EXERCISE DETAILS: Quote exactly and only this range of lines in the data below: the line that holds "صورة من البوم" to the line that holds "Zum Wohnhaus umfunktioniertes", both included.

DATA FOR REVIEW:
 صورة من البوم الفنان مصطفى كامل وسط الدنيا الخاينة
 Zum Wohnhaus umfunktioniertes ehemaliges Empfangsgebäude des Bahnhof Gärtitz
--
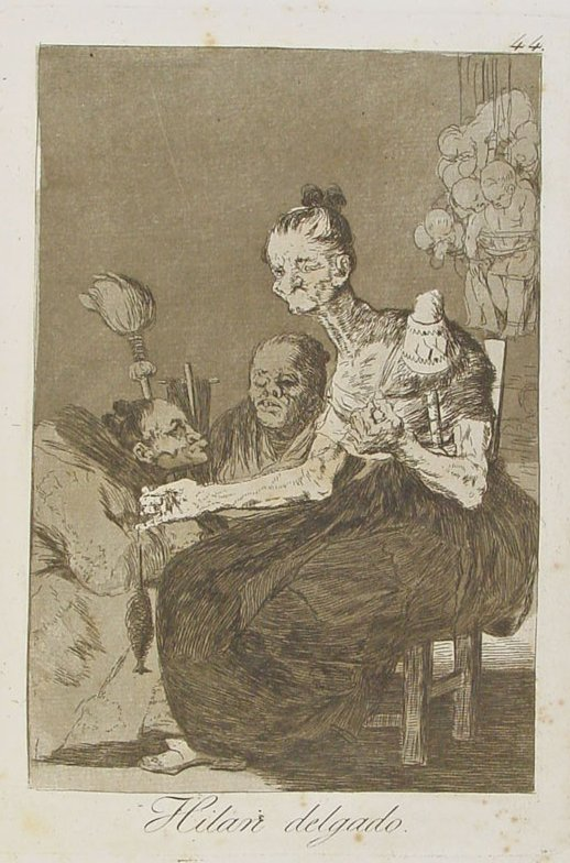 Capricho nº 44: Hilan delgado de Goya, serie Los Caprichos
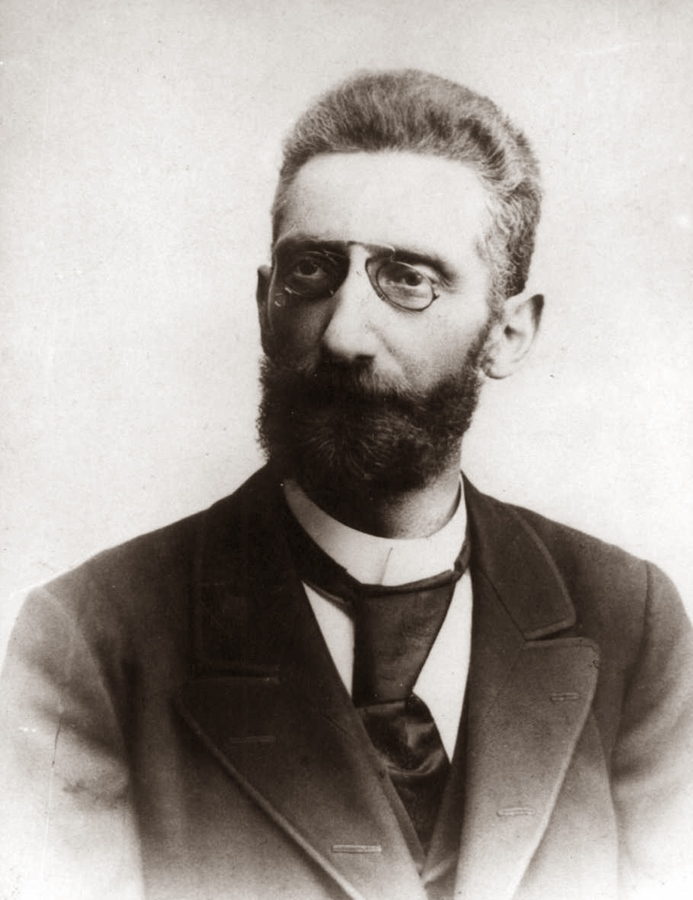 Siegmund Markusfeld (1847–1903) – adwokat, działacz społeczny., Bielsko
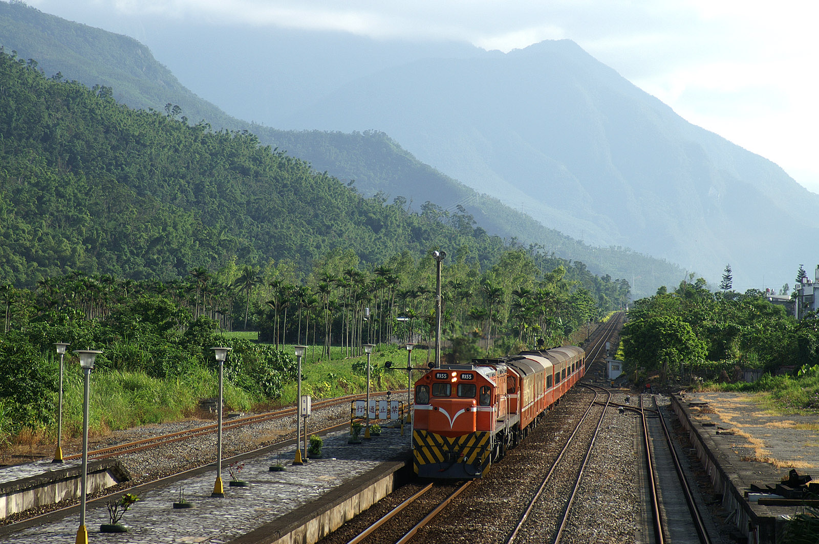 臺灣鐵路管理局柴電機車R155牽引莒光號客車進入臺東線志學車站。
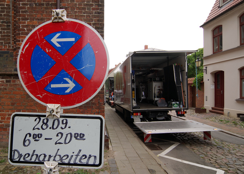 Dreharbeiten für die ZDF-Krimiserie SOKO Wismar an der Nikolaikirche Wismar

ANSWER TO THE EXERCISE:
 صورة من البوم الفنان مصطفى كامل وسط الدنيا الخاينة
 Zum Wohnhaus umfunktioniertes ehemaliges Empfangsgebäude des Bahnhof Gärtitz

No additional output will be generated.